Our independent evaluation of QFractureScores was carried out on the large separate database (THIN) based on general practices recording clinical data using the INPS Vision system, which is used in 20% of UK general practices. The dataset comprised 2.2 million patients registered between 27 June 1994 and 30 June 2008, contributing 13 million person years of observation. The performance data presented in this article on the THIN cohort provide strong evidence to support the external validity of QFractureScores in predicting 10 year risk of osteoporotic or hip fracture, with comparable performance to that observed in the internal validation data. QFractureScores for osteoporotic and hip fracture end points in both women and men were well calibrated in this large cohort, with good agreement between predicted and observed risks. Discriminant ability in both the internal validation and the external validation are impressive, with values for the area under the receiver operating characteristic curve exceeding 0.8 for women and 0.73 for osteoporotic fracture in men and 0.86 for hip fracture in men.

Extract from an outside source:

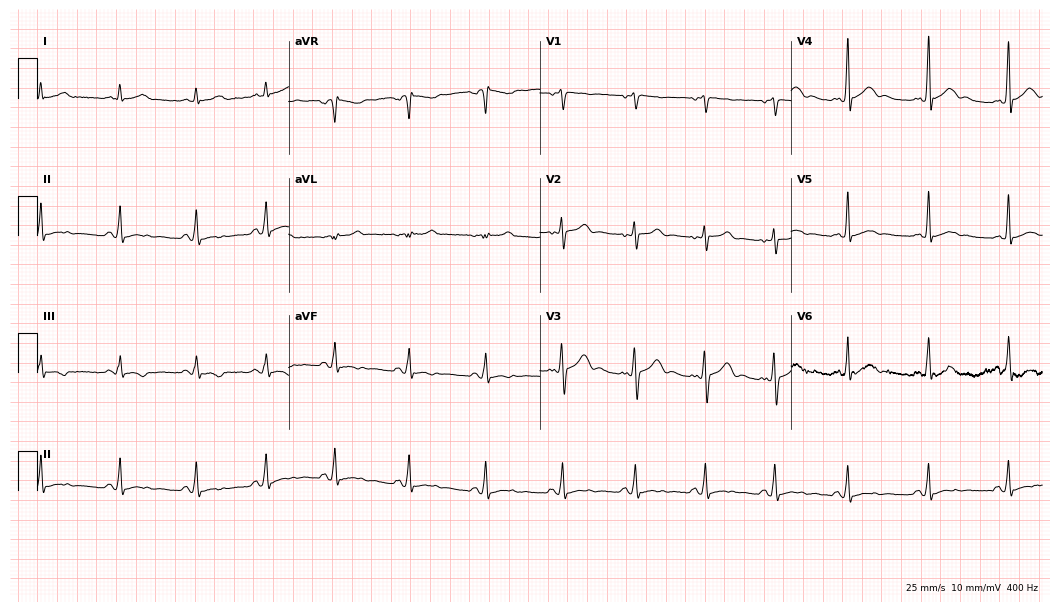
Resting 12-lead electrocardiogram. Patient: a 22-year-old man. Read as a normal ECG.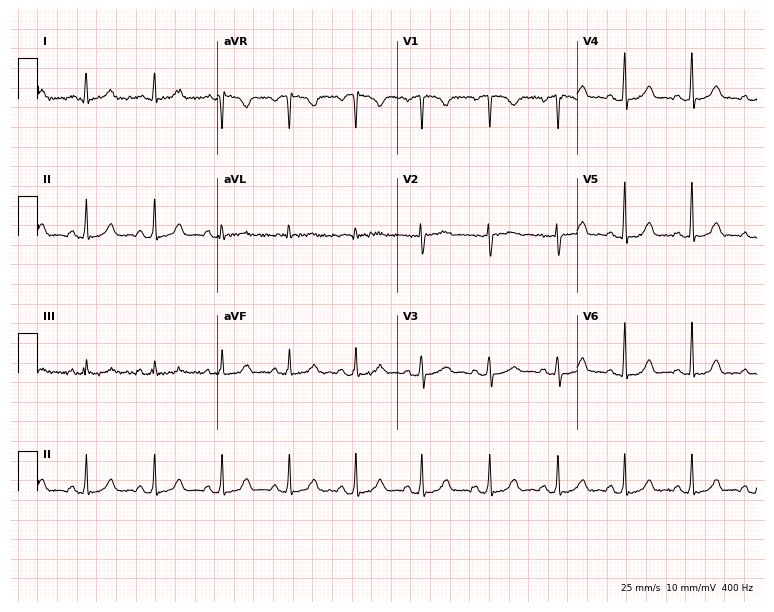
Standard 12-lead ECG recorded from a 31-year-old woman (7.3-second recording at 400 Hz). Read as a normal ECG.

To date, the development, internal validation, and our external validation of QFractureScores have used 5.9 million patients. These patients have contributed 38 million person years of observation and 75 963 new cases of osteoporotic fractures and 31 719 of hip fractures during the observation periods. Such data have been used to develop and evaluate four risk scores to predict the 10 year risk of osteoporotic and hip fracture in adults aged 30 to 85.

Conclusions

In this study, we have provided an independent and external validation of the QFractureScores risk score on a large cohort of patients in the United Kingdom. We have assessed the performance of QFractureScores against the performance data from the internal validation of QFractureScores with comparable results and shown good evidence to confirm predictive power of the risk scores without the need for recalibration.

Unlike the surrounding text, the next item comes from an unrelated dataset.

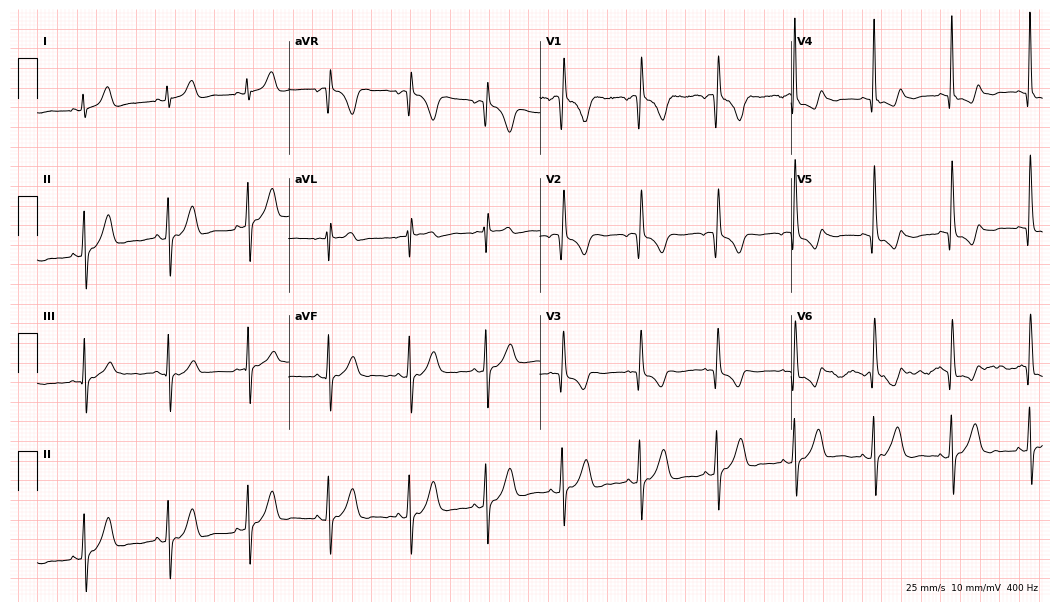
Standard 12-lead ECG recorded from a male patient, 26 years old. None of these six findings is recorded: first-degree AV block, right bundle branch block (RBBB), left bundle branch block (LBBB), sinus bradycardia, atrial fibrillation (AF), sinus tachycardia.

What is already known on this topic

International guidelines propose a targeted approach based on a 10 year absolute fracture risk for identifying high risk patients who may benefit from interventions
QFractureScores were developed and internally validated using a large cohort of UK patients and published in 2009
Risk prediction models need to be independently and externally validated to objectively evaluate performance

What this study adds

Results from this independent and external validation of QFractureScores indicated good performance data for both osteoporotic and hip fracture end points
The performance data for both risk prediction models, especially for hip fracture score, suggest that the QFractureScores could be useful in identifying patients in the UK who are at increased risk of osteoporotic fracture who could benefit from interventions

Contributors: GSC carried out the analysis and prepared the first draft, which was revised according to comments and suggestions from SM and DGA. GSC is guarantor.

Funding: This research received no specific grant from any funding agency in the public, commercial, or not for profit sectors.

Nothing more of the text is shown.